Regarding CNN's efforts to avoid partisans asking questions at the recent Republican youtube debate, Howard Kurtz includes this, from CNN:
"Had we known that, we probably wouldn't have used the question," said David Bohrman, CNN's Washington bureau chief, who produced the debate. He added that "you could spend hours Googling everybody. What we cared about was that he was real." CNN deleted Kerr's question from a rebroadcast of the debate.
Bohrman said he had no problem using questioners who have voiced support for other candidates as long as they are not donors or formally affiliated with any campaign. "We bent over backwards to be fair," he said. "We're not perfect. But we tried extremely hard." (source -emphasize in bold mine)
Captain Ed deals with this claim quite well:
Extremely hard? That seems very questionable, as James Joyner points out in a quote Kurtz includes just before this. Within minutes of the broadcast, bloggers using nothing more than Google unearthed Kerr's connection to the Hillary Clinton campaign. With the other questioners, CNN apparently didn't even bother to peruse their posted profiles on their YouTube accounts, where they could have easily discovered their professed support for their candidates. (source)

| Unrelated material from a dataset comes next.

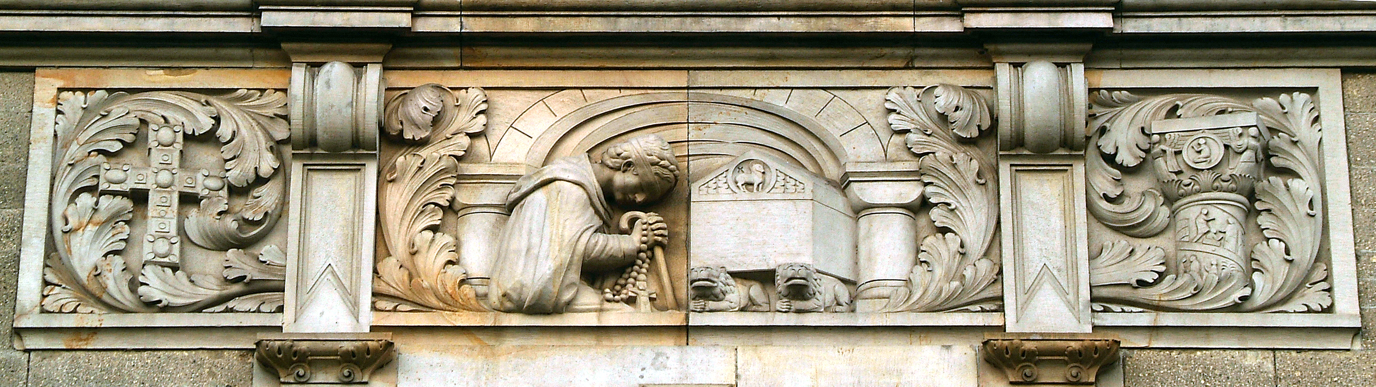 Der Ortsname Hannover ist erstmals erwähnt in den "Miracula Sancti Bernwardi", wonach ein Mädchen aus dem "vicus honovere", das um 1150 am Grab des Bischofs Bernward von Hildesheim betete, von einem Augenleiden geheilt wurde. Der Bildhauer Peter Schumacher schuf das Relief als Teil des halbplastischen Geschichtsfrieses am Neuen Rathaus in Hannover. Links das Bernwardskreuz, rechts die Bernwardssäule.

Peggy Noonan also makes an excellent point. (Thanks to Ace)
I will never forget that breathtaking moment when, in the CNN/YouTube debate earlier this fall, the woman from Ohio held up a picture and said, "Mrs. Clinton, Mr. Obama, Mr. Edwards, this is a human fetus. Given a few more months, it will be a baby you could hold in your arms. You all say you're 'for the children.' I would ask you to look America in the eye and tell us how you can support laws to end this life. Thank you."
They were momentarily nonplussed, then awkwardly struggled to answer, to regain lost high ground. One of them, John Edwards I think, finally criticizing the woman for being "manipulative," using "hot images" and indulging in "the politics of personal destruction." The woman then stood in the audience for her follow up. "I beg your pardon, but the literal politics of personal destruction--of destroying a person--is what you stand for."
Oh, I wish I weren't about to say, "Wait, that didn't happen." For of course it did not. Who of our media masters would allow a question so piercing on such a painful and politically incorrect subject?
I thought of this the other night when citizens who turned out to be partisans for Mrs. Clinton, Mr. Obama and Mr. Edwards asked the Republicans, in debate, would Jesus support the death penalty, do you believe every word of the Bible, and what does the Confederate flag mean to you? (source)
While it's difficult to imagine CNN blowing something now that they've defined extremely hard down to that of a bowl full of Jello, they seem to have demonstrated a talent at doing that very thing. I'm impressed, but I doubt shareholders and what viewers they still have, care to be impressed in such a manner. Despite that, I really won't be surprised if they next try to fix that by lowering expectations for such words as professional, excel, competent, objective and knowledgeable. They have a pretty good start on that task anyway.